There is also a more efficient walk function that was introduced in 1.16: https://pkg.go.dev/path/filepath#WalkDir

[caleblloyd]

There is also a more efficient walk function that was introduced in 1.16: https://pkg.go.dev/path/filepath#WalkDir

Turns out that function is more efficient because it doesn't call LStat on each file or directory walked. But that is the call that provides the uid/gid information, so we can't switch to WalkDir

[aigarius]

There might be design space for the more efficient version. If there is a separate setting to force the uid/gui on a folder, recursively, regardless of its current ownership, then that code path can use the new walkdir. And it can also be useful in some situations.

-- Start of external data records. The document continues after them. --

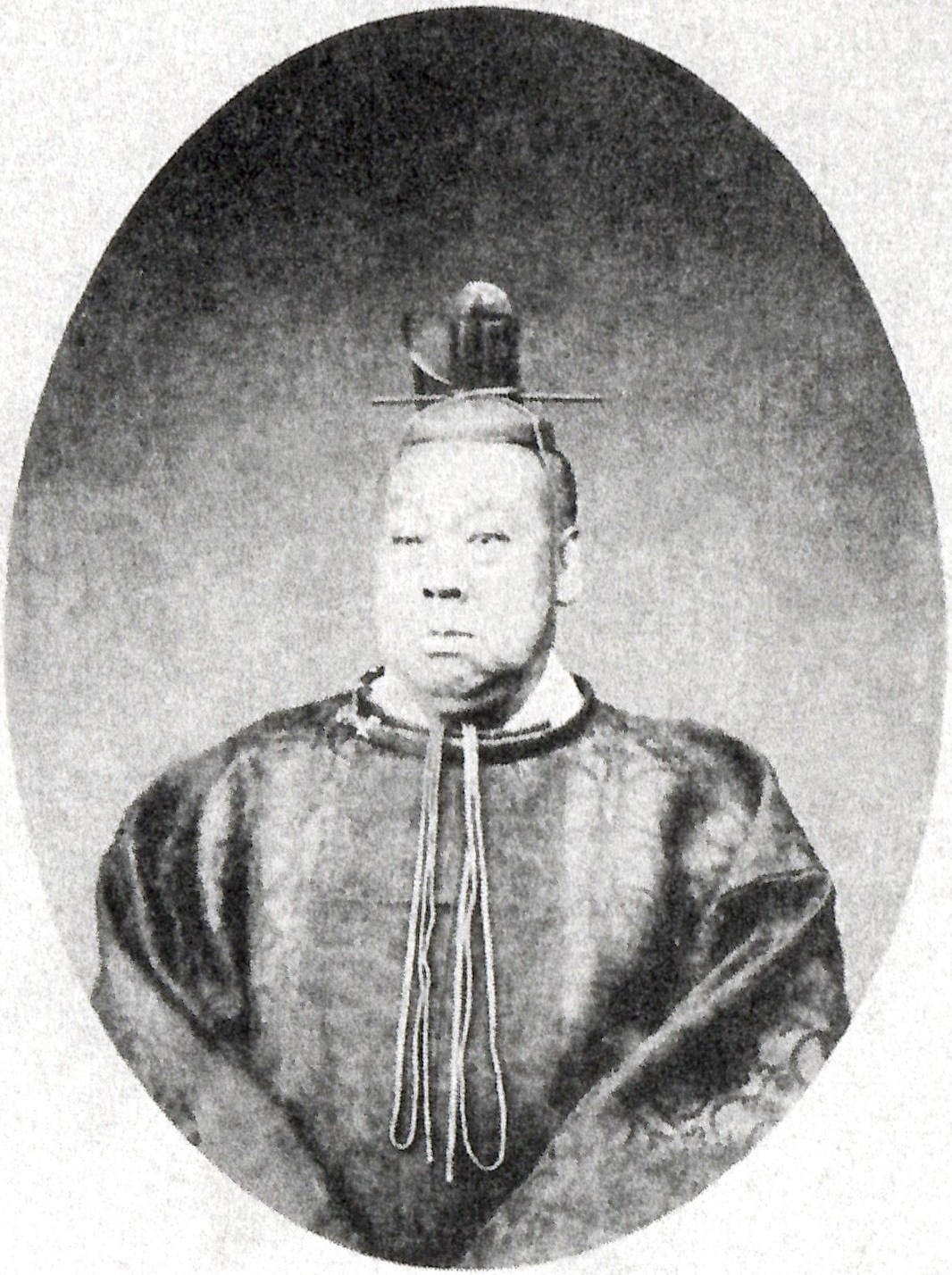 宗義和の肖像写真。
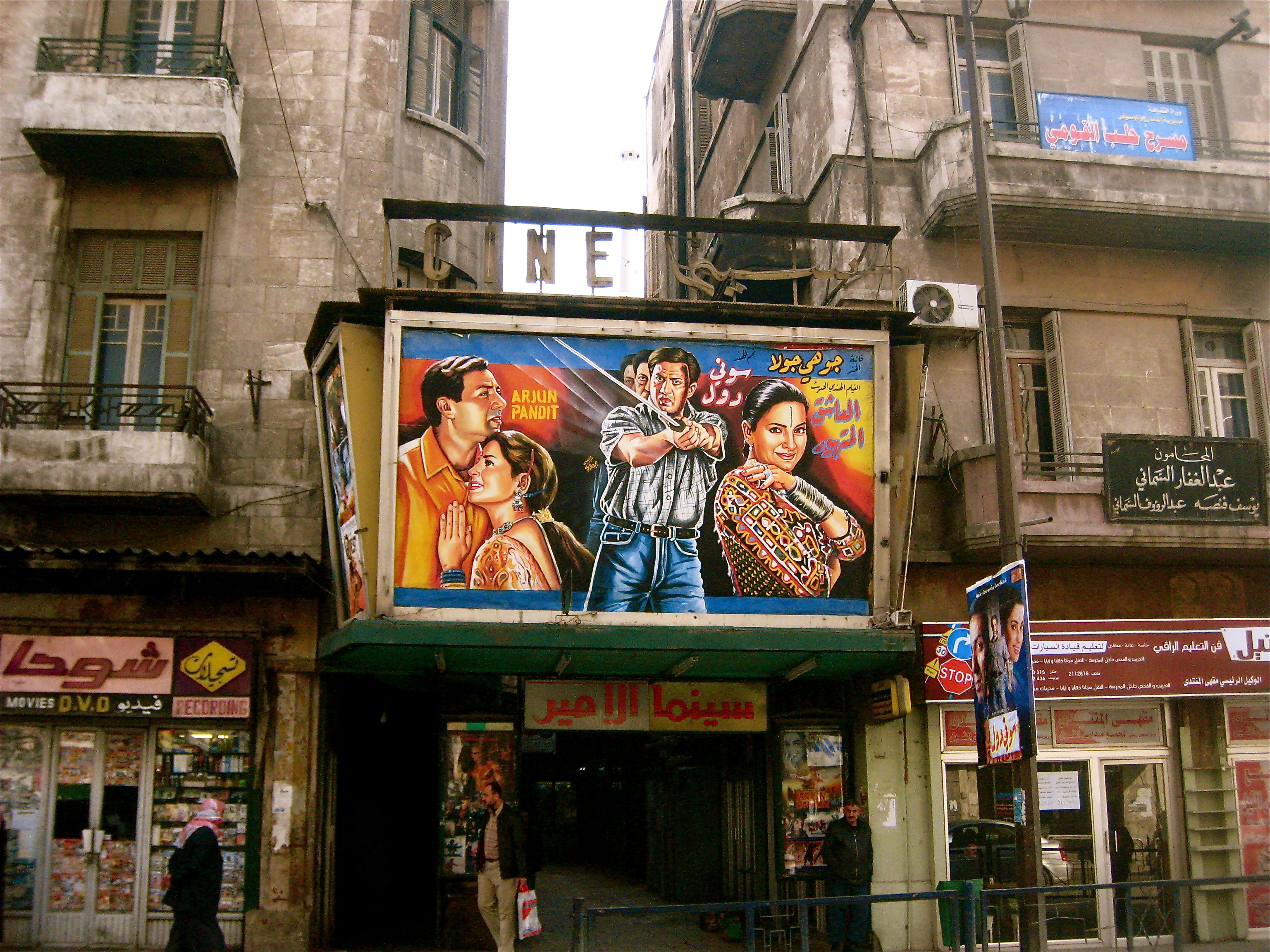 Cinema in Aleppo, Syria
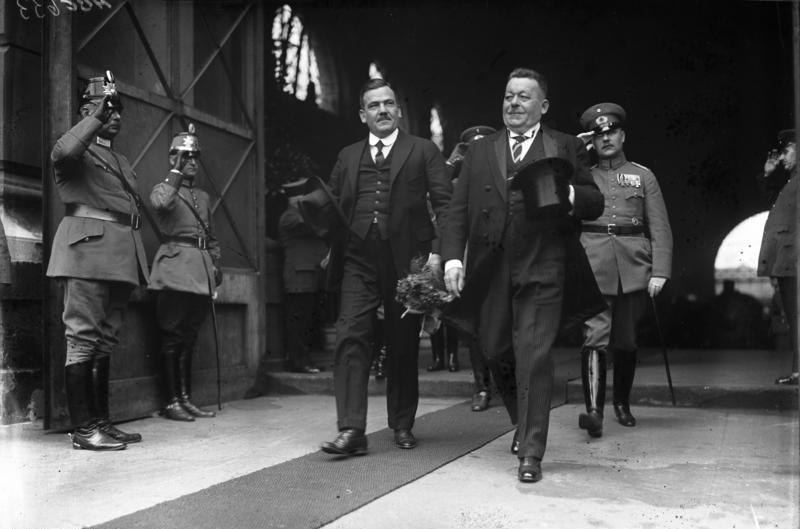 Die Ankunft des mexikanischen Präsidenten Calles in Berlin. Präsident Calles wurde auf dem Lehrter Bahnhof vom Reichspräsidenten Ebert empfangen. Präsident Calles links und Reichspräsident Ebert rechts verlassen den Bahnhof.
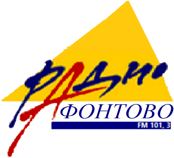 Логотип красноярской радиостанции «Радио Афонтово»
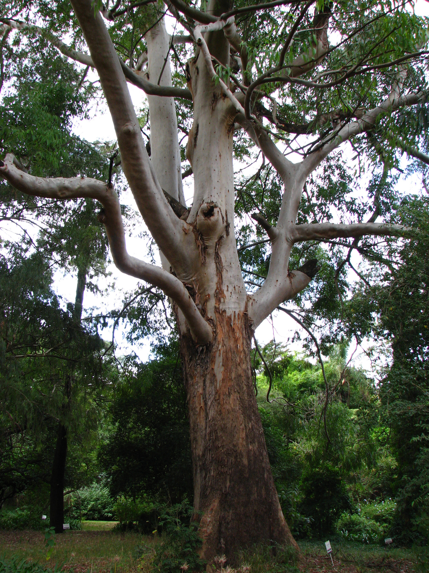 Ejemplar de Eucalyptus saligna, en el Jardín Botánico "C. Spegazzini" de la ciudad de La Plata, Argentina.

For example, I have this container where a ton of files in one subfolder is first created by root in the upstream container (which I do not control), then downstream container adds a non-root user and then would have to chown that whole folder to the new user, but due to Docker not really having a way to just mark permission changes in the layer it causes a new layer with the whole folder (~500Mb) showing up as changed. Being able to tell fixuid "oh and that folder should also be owned by this user" would be of great benefit.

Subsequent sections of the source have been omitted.